[Start of section]

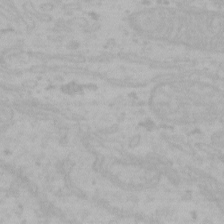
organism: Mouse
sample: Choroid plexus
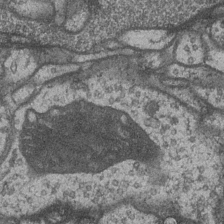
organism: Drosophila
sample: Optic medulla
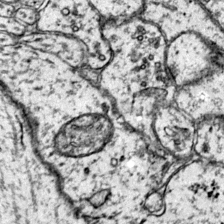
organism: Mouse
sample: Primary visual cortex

[End of section]
[Start of section]

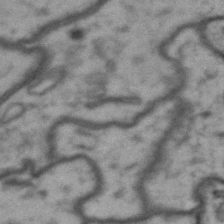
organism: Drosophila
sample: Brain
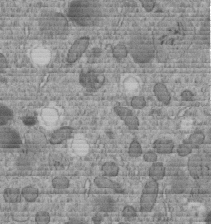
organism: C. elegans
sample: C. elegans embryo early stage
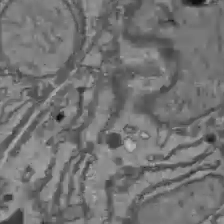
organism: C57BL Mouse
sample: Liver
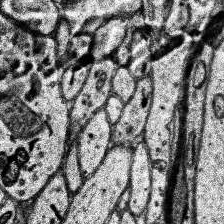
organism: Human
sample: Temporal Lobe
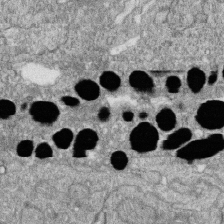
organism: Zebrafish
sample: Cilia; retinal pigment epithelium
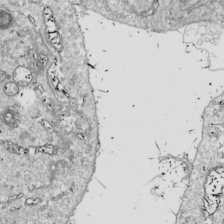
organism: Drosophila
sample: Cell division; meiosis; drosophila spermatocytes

[End of section]

- _The problem_: Above, find the line with "organism: C57BL Mouse"; copy it and every line down to the line with "sample: Cell division;", exactly and both included, but no pictures.

- _Final answer_:
organism: C57BL Mouse
sample: Liver
organism: Human
sample: Temporal Lobe
organism: Zebrafish
sample: Cilia; retinal pigment epithelium
organism: Drosophila
sample: Cell division; meiosis; drosophila spermatocytes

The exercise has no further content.